EXERCISE DIRECTIONS: Reproduce exactly, and only, the lines below from the one containing "sample: Cortical neurons" through the one containing "sample: CRL-1474".

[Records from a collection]
Content starts
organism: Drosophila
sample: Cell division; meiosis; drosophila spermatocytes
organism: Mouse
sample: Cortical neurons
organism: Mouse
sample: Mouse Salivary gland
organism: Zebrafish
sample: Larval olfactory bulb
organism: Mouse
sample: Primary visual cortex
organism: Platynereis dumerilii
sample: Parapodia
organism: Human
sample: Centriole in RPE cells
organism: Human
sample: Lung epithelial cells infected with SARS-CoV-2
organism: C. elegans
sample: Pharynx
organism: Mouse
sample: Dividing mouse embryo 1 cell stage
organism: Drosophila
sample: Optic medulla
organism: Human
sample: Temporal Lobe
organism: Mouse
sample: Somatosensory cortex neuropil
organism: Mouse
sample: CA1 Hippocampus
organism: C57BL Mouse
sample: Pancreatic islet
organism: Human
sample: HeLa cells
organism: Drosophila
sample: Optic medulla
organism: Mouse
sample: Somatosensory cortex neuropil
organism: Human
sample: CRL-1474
Content ends
Content starts
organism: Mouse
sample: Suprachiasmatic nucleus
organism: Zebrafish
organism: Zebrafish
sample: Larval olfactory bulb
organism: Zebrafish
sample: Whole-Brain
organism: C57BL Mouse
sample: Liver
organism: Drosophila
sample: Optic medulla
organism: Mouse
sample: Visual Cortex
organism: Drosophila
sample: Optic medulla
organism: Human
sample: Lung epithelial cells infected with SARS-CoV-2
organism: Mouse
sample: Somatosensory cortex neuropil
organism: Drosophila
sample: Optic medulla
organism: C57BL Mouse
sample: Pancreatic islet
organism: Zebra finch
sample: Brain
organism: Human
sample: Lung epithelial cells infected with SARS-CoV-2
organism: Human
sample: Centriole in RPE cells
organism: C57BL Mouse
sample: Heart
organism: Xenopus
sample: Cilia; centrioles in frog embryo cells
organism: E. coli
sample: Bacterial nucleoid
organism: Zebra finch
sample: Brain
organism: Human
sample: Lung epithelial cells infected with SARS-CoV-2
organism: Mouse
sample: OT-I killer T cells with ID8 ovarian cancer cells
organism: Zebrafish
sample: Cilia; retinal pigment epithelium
Content ends
WRITTEN RESPONSE:
sample: Cortical neurons
organism: Mouse
sample: Mouse Salivary gland
organism: Zebrafish
sample: Larval olfactory bulb
organism: Mouse
sample: Primary visual cortex
organism: Platynereis dumerilii
sample: Parapodia
organism: Human
sample: Centriole in RPE cells
organism: Human
sample: Lung epithelial cells infected with SARS-CoV-2
organism: C. elegans
sample: Pharynx
organism: Mouse
sample: Dividing mouse embryo 1 cell stage
organism: Drosophila
sample: Optic medulla
organism: Human
sample: Temporal Lobe
organism: Mouse
sample: Somatosensory cortex neuropil
organism: Mouse
sample: CA1 Hippocampus
organism: C57BL Mouse
sample: Pancreatic islet
organism: Human
sample: HeLa cells
organism: Drosophila
sample: Optic medulla
organism: Mouse
sample: Somatosensory cortex neuropil
organism: Human
sample: CRL-1474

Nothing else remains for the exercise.